Work instruction: Copy exactly the lines of the data below that run from the line holding "Реклама Товарищества мануфактуры" through the line holding "Baden-Baden, Gewerbepark Cite", both ends included.

Records for this task:

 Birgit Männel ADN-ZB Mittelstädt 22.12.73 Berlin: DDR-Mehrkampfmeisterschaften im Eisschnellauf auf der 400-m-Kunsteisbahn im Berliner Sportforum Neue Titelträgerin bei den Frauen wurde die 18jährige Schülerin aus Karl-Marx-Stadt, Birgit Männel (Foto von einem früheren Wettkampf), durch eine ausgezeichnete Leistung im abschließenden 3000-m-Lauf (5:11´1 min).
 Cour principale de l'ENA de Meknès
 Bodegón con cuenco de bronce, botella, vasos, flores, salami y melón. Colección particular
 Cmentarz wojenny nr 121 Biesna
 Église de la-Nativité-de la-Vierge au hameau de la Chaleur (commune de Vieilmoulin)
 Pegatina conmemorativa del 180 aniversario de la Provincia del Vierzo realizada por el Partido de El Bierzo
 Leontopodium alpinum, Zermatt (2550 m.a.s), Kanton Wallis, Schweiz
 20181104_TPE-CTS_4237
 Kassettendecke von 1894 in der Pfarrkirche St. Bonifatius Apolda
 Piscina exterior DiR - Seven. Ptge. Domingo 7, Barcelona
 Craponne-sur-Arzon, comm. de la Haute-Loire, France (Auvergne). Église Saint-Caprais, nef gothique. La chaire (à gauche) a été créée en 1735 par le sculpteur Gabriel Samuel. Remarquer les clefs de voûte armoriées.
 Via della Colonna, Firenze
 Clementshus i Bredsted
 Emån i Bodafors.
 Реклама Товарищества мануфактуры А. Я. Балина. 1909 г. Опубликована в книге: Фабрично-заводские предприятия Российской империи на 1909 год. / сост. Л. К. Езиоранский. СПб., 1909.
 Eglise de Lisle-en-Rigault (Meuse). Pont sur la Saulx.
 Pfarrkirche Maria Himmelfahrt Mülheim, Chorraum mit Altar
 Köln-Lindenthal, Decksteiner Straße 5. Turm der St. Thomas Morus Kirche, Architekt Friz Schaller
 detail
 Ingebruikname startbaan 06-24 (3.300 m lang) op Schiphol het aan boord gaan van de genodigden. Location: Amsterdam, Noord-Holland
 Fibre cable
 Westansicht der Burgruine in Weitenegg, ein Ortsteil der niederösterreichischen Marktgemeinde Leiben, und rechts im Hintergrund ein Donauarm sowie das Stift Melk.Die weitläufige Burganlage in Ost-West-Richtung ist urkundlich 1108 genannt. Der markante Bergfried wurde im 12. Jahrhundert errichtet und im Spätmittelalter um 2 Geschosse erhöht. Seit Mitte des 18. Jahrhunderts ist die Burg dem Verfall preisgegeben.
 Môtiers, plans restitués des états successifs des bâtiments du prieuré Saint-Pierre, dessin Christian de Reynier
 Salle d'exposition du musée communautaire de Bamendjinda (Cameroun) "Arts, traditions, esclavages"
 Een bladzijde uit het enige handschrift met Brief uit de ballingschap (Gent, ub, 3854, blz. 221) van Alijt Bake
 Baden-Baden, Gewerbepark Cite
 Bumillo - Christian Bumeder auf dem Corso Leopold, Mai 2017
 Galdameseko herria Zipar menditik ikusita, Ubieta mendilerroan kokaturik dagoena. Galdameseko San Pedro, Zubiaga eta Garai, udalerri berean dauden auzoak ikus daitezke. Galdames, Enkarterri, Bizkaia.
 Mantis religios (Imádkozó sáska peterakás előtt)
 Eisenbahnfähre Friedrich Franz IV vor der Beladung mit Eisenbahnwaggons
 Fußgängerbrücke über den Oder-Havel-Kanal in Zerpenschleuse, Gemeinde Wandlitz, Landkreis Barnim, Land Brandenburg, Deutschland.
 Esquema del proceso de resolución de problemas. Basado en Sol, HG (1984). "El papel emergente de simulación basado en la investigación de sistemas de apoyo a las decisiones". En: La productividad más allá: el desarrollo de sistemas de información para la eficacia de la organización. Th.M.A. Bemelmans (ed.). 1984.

Result:
 Реклама Товарищества мануфактуры А. Я. Балина. 1909 г. Опубликована в книге: Фабрично-заводские предприятия Российской империи на 1909 год. / сост. Л. К. Езиоранский. СПб., 1909.
 Eglise de Lisle-en-Rigault (Meuse). Pont sur la Saulx.
 Pfarrkirche Maria Himmelfahrt Mülheim, Chorraum mit Altar
 Köln-Lindenthal, Decksteiner Straße 5. Turm der St. Thomas Morus Kirche, Architekt Friz Schaller
 detail
 Ingebruikname startbaan 06-24 (3.300 m lang) op Schiphol het aan boord gaan van de genodigden. Location: Amsterdam, Noord-Holland
 Fibre cable
 Westansicht der Burgruine in Weitenegg, ein Ortsteil der niederösterreichischen Marktgemeinde Leiben, und rechts im Hintergrund ein Donauarm sowie das Stift Melk.Die weitläufige Burganlage in Ost-West-Richtung ist urkundlich 1108 genannt. Der markante Bergfried wurde im 12. Jahrhundert errichtet und im Spätmittelalter um 2 Geschosse erhöht. Seit Mitte des 18. Jahrhunderts ist die Burg dem Verfall preisgegeben.
 Môtiers, plans restitués des états successifs des bâtiments du prieuré Saint-Pierre, dessin Christian de Reynier
 Salle d'exposition du musée communautaire de Bamendjinda (Cameroun) "Arts, traditions, esclavages"
 Een bladzijde uit het enige handschrift met Brief uit de ballingschap (Gent, ub, 3854, blz. 221) van Alijt Bake
 Baden-Baden, Gewerbepark Cite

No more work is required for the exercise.